Independent Market Monitor Joe Bowring said posting aggregated data would be a major departure from PJM’s practice of posting such data only after major events, such as storms resulting in high outage rates. He said the difference in forced outage rates could allow identification of which resource went online and the revealing of market-sensitive data.
Changes to Capacity Assignments for Large Load Additions Contemplated
PJM’s Pete Langbein presented a first read of a proposal revising how capacity obligations are assigned for serving large load additions (LLAs) — forecast load interconnection requests not captured in PJM’s economic forecasting. (See “Stakeholders Endorse Proposal on Large Load Capacity Obligations,” PJM MIC Briefs: April 3, 2024.)
The Tariff and Reliability Assurance Agreement (RAA) revisions would rework how PJM calculates capacity obligation assignments to exclude LLAs included in Table B-9 of the load forecast from base zonal scaling factors and add those LLAs back when determining the obligation peak load input.
Bowring argued that PJM’s processes for reviewing LLA submissions and assigning capacity need a deeper look as they can result in consumers buying excess capacity if forecast load does not manifest in the expected delivery year.
Michael Cocco, of Old Dominion Electric Cooperative, agreed with Bowring but said LLAs receive some high-level review by the Load Analysis Subcommittee and PJM staff, which ultimately accept or reject the LLAs.
PJM’s Andrew Gledhill said the RTO has rejected LLA submissions and would retain the power to review and ultimately determine whether they are incorporated into the load forecast and translated into capacity obligations.
Alex Stern, Exelon director of RTO relations and strategy, said the proposal aims to ensure capacity assignments accurately reflect the load that’s expected to materialize in a region.
“This seems to be an enhancement to the load forecasting process and that’s a primary goal and objective of what we do here, which is making sure we’re investing in what we need to invest in, but also making sure that costs on the transmission and generation side are properly allocated to all customers,” he said.
Other MRC Business
Stakeholders endorsed with 67% sector-weighted support a set of revisions to PJM’s governing documents drafted through the Governing Document Enhancement and Clarification Subcommittee (GDECS), with the most notable being lowercasing the term “end-use customer” in the language detailing load management participation in the capacity market. Bowring and some stakeholders argued the change could significantly alter which entities can participate in demand response and said the change should have been made through the stakeholder process. (See “Governing Documents Revisions Endorsed Through GDECS Process,” PJM MRC/MC Briefs: March 20, 2024.)
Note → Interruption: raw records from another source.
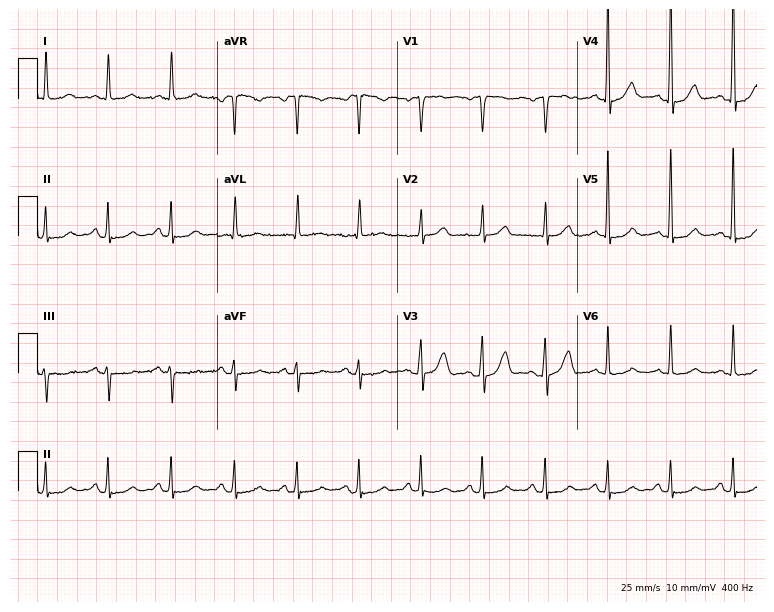
12-lead ECG from a 67-year-old male patient. Recorded interpretation: within normal limits.
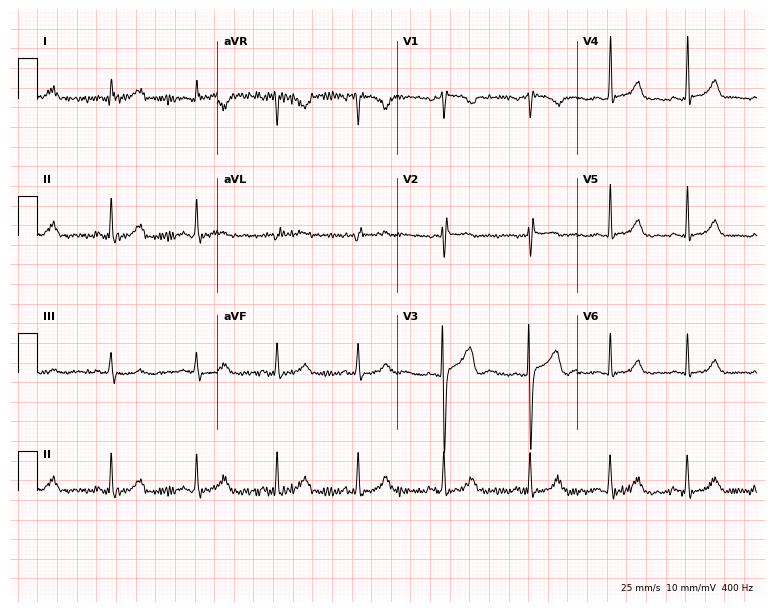
12-lead ECG from a female, 38 years old (7.3-second recording at 400 Hz). No first-degree AV block, right bundle branch block, left bundle branch block, sinus bradycardia, atrial fibrillation or sinus tachycardia recorded for this tracing. Findings outside these six are not listed.
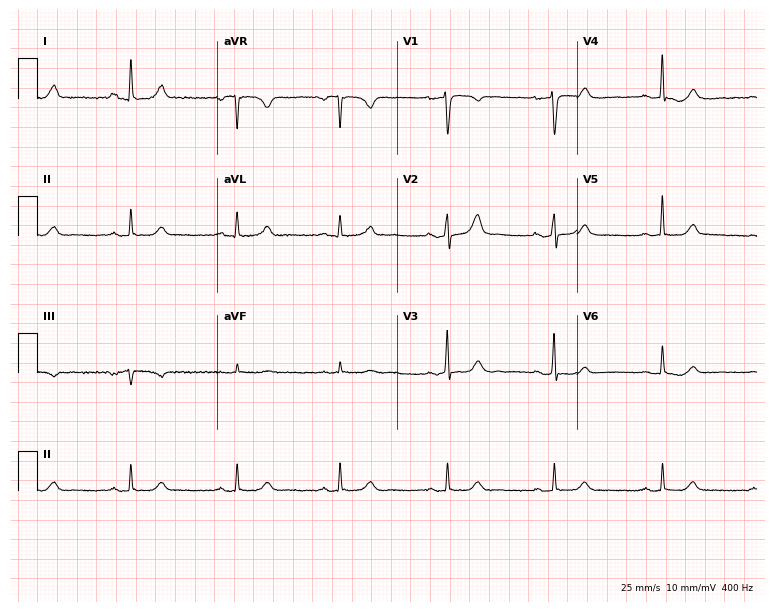
Electrocardiogram (7.3-second recording at 400 Hz), a woman, 54 years old. Overall reading on record: normal ECG.

The committee endorsed by acclamation governing document and manual revisions adding definitions of three synchronous condenser parameters — condense startup costs, condense-to-generate costs and condense energy use. PJM’s David Hauske said the parameters are in use and the new language codifies ongoing practice. (See “Other Committee Business,” PJM MRC/MC Briefs: March 20, 2024.)
PJM reviewed revisions to Manual 3, which details transmission operations, and Manual 36, pertaining to system restoration, following the documents’ periodic review. Both proposals are slated to be voted on by the MRC at its May 22 meeting.
The changes to Manual 3 would include a requirement that transmission owners notify the Operating Committee prior to implementing dynamic line ratings (DLRs) and rules for rescheduling canceled transmission outage tickets.
Manual 36 revisions update the list of TOs within PJM and the list of TO deadlines for submitting annual restoration plan reviews.